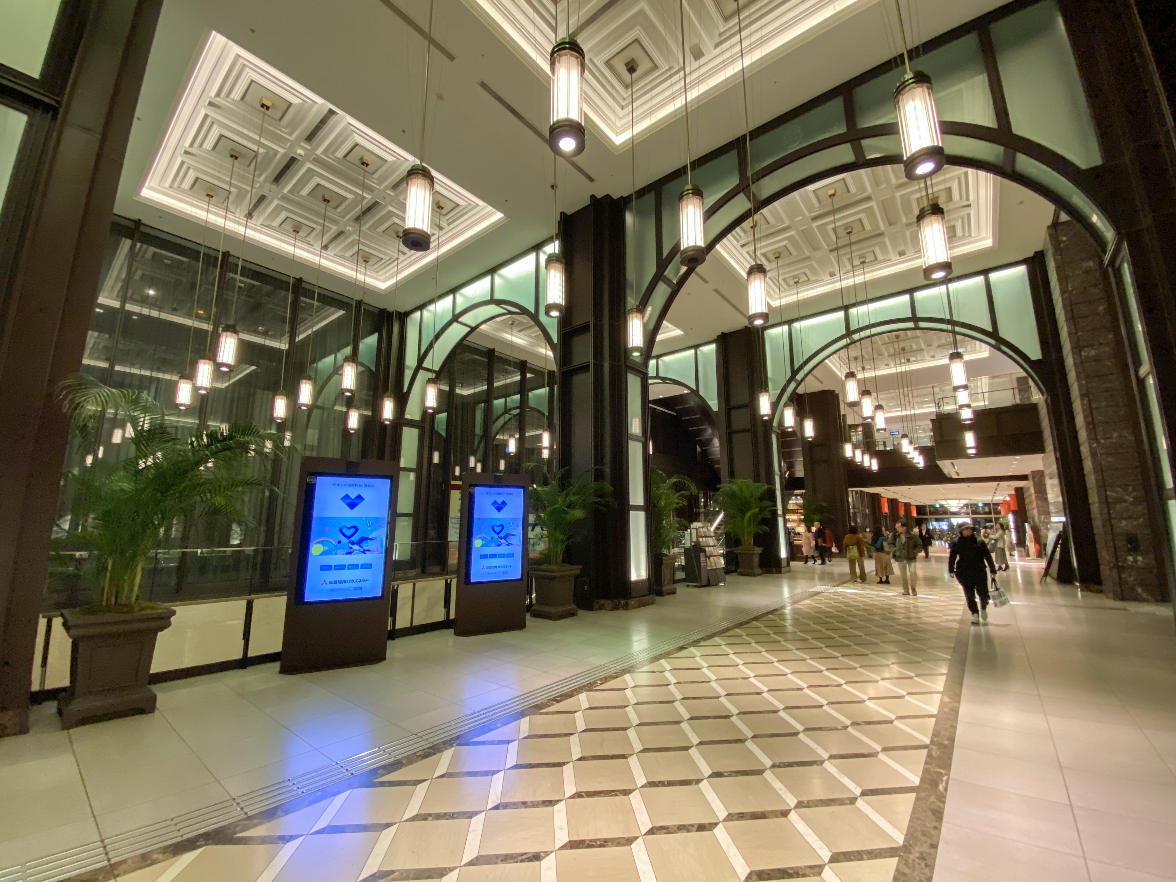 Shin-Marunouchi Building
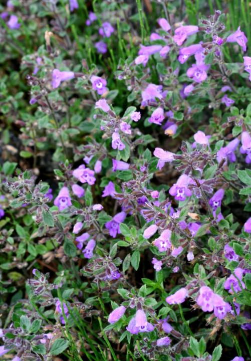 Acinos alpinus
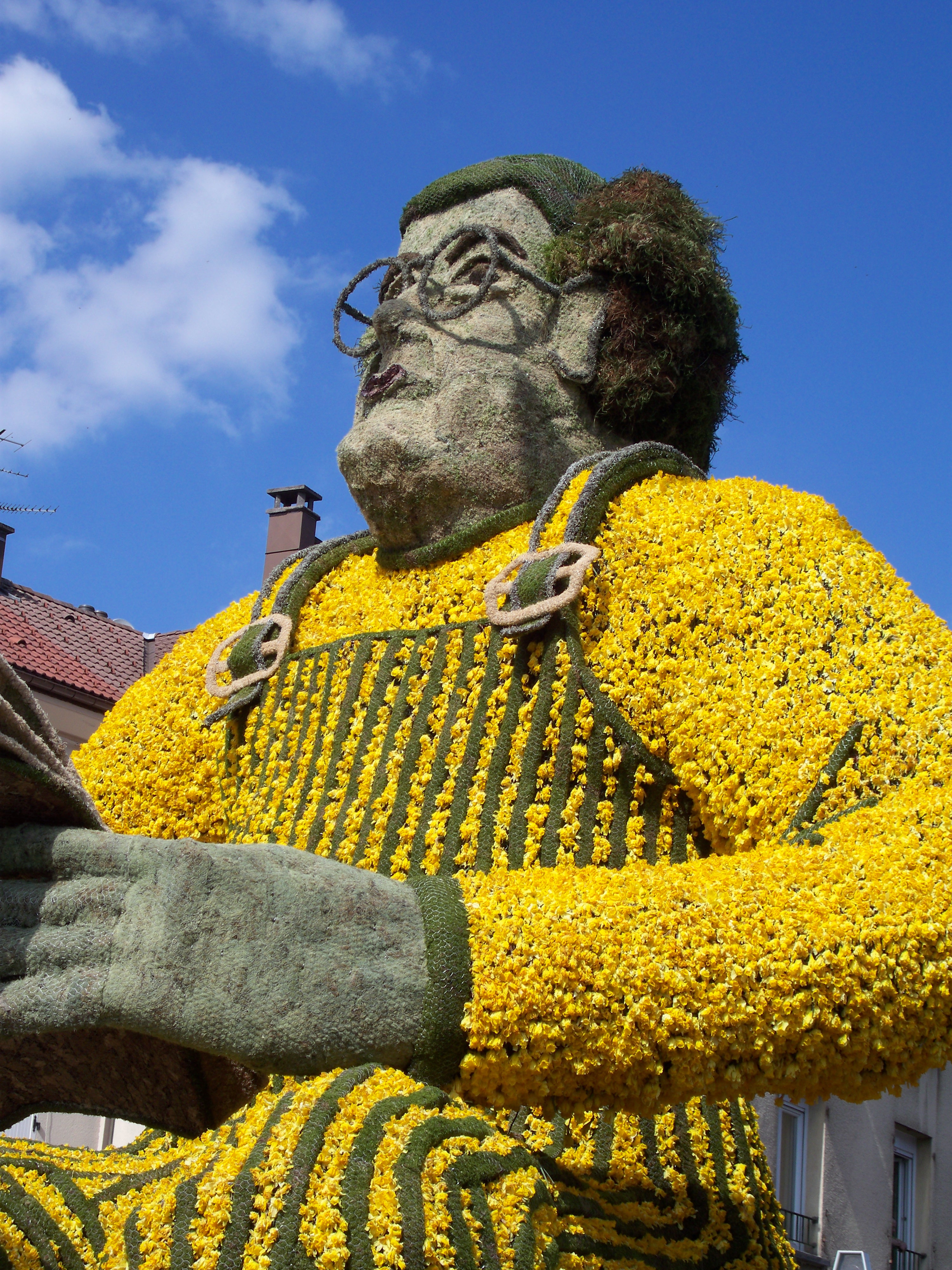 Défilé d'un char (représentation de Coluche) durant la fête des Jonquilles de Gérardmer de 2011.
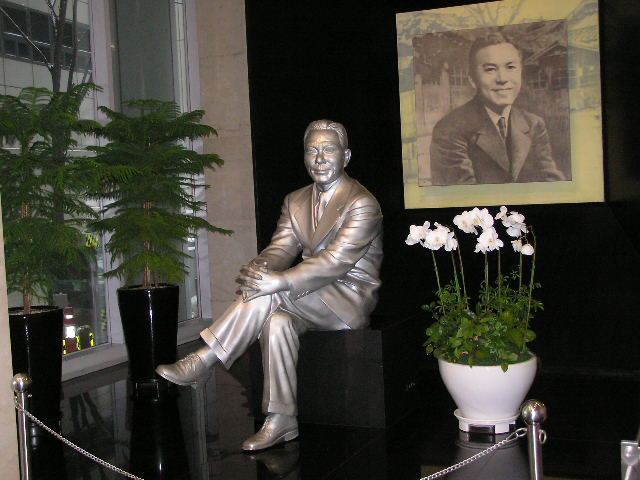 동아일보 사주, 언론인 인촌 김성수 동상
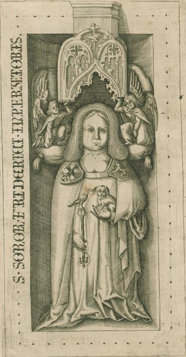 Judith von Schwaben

▸ **What to produce**: In the copy, include no pictures; otherwise transcribe the entries exactly.

▸ **Your response**:
 Shin-Marunouchi Building
 Acinos alpinus
 Défilé d'un char (représentation de Coluche) durant la fête des Jonquilles de Gérardmer de 2011.
 동아일보 사주, 언론인 인촌 김성수 동상
 Judith von Schwaben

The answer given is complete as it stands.